11. Interviewer’s Lens
| Signal | Junior | Mid | Senior | Staff+ |
|---|---|---|---|---|
| Sort key | Start | After test | End cold | + counterexample for start |
| Exchange | None | None | After hint | + cold proof |
| Touching ends | Off-by-one | After test | Cold | + cites closed-interval semantics |
| Family | None | None | LC 435 | + Meeting Rooms II + interval graph |
12. Level Delta
- Mid (L4): Sorts by start, fails; corrects after test; counts correctly.
- Senior (L5): Sorts by end cold; correct on touching ends; cites family.
- Staff (L6): + exchange-argument proof + max-disjoint equivalence + Meeting Rooms II generalization.
- Principal (L7+): + recognizes this as interval graph clique cover (NP-hard in general, polynomial for intervals via this exact greedy); + cites Helly’s theorem on the line (mutual pairwise overlap ⟹ common point).
13. Follow-up Q&A
Q1: Return the actual arrow positions, not just count.
A1: Track them during the sweep — push current end to a list when we commit a new arrow.
Q2: What if intervals are open (exclusive endpoints)?
A2: Change start > arrow to start >= arrow.
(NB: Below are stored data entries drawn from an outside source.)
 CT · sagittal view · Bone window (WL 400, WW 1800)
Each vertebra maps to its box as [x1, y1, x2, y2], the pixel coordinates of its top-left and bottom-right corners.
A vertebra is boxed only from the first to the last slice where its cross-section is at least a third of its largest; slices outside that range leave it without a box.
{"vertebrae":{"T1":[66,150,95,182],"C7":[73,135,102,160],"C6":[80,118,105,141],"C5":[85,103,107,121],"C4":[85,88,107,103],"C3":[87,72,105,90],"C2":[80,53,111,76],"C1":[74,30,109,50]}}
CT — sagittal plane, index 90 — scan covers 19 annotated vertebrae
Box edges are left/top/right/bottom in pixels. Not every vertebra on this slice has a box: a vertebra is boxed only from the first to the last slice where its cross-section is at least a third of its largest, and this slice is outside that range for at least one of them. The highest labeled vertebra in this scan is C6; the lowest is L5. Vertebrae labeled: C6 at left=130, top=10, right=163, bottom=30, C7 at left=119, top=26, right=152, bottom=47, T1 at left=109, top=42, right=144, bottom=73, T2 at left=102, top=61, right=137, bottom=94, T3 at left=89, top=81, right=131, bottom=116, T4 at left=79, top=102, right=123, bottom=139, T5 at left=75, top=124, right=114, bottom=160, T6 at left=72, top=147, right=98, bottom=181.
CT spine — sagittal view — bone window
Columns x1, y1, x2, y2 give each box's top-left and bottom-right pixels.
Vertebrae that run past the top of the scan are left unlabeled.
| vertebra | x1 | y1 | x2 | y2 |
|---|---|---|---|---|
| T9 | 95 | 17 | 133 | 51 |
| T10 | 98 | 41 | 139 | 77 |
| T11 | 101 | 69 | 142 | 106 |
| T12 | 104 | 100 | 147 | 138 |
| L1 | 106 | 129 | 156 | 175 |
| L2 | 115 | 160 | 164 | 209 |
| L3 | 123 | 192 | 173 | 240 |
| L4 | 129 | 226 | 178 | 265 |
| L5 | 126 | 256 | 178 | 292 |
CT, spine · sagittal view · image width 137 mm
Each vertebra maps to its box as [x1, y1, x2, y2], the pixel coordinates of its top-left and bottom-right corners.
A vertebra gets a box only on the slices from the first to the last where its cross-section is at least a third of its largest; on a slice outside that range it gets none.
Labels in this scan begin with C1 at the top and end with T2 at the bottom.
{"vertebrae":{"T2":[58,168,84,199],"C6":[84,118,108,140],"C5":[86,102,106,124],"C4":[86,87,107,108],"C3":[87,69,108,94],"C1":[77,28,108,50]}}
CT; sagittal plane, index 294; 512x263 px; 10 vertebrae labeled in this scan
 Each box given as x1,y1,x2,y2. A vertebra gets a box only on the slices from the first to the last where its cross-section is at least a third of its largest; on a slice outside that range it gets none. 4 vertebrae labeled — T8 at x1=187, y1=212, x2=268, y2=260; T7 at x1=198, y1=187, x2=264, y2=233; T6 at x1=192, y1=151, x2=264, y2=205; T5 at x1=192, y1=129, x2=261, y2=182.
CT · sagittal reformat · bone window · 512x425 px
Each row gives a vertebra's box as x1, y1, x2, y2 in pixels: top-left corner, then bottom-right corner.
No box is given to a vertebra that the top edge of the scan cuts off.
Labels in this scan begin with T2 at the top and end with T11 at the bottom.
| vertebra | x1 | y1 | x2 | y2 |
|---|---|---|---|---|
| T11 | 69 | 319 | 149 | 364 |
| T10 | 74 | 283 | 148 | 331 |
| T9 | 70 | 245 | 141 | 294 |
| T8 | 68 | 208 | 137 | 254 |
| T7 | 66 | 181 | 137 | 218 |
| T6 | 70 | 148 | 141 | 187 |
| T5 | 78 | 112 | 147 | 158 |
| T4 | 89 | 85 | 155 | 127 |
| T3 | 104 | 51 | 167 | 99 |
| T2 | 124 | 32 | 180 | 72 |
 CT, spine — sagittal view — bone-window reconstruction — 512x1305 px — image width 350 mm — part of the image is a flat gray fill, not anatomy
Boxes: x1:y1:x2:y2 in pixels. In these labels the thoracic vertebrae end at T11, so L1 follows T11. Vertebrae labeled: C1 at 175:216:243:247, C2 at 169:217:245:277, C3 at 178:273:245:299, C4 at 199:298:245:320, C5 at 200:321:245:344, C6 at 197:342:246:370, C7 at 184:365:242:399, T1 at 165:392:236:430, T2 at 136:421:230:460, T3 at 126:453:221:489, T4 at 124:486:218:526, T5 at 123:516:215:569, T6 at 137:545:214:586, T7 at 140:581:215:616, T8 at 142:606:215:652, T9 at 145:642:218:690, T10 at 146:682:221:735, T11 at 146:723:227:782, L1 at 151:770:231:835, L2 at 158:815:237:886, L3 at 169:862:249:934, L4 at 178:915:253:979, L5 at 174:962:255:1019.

Touching intervals no longer share an arrow.
Q3: 2D — disks instead of intervals, vertical arrows?
A3: Project to x-intervals (disk i covers [cx-r, cx+r] for any vertical arrow at the projected y); same greedy in x. For general 2D point cover, NP-hard.
Q4: Weighted balloons — each requires an arrow with cost = weight? A4: Min-cost set cover; NP-hard in general. For intervals, LP relaxation is integral; solvable by DP.
Q5: Streaming — balloons arrive online? A5: Lower bound: 2-approximation by stabbing immediately at the right end of the first unstabbed interval seen.
14. Solution Walkthrough
See solution.py:
find_min_arrow_shots— sort by end + sweep; O(n log n).find_min_arrow_shots_brute— try all subsets of endpoints as candidate arrow sets; oracle.
15. Beyond the Problem
Principal code review: “Burst Balloons is the canonical interval-clique-cover problem solved by an exchange argument. The interesting structural fact: on the real line, interval graphs are perfect — chromatic number equals clique number, max clique can be found in O(n log n) by sweep, and clique cover (this problem) equals max independent set on the complement (max disjoint intervals). This is not true in general graphs (clique cover is NP-hard). The Staff+ insight: when a problem reduces to a graph optimization, ask ‘is the graph in a structured class — interval, chordal, planar, bipartite?’ If yes, problems that are NP-hard in general become polynomial. The exchange argument here is the constructive witness of intervals’ perfection. The follow-up: the same problem on a circle (circular-arc graphs) is already harder — chromatic number is NP-hard in general, though the clique-cover version remains polynomial. Topology matters.”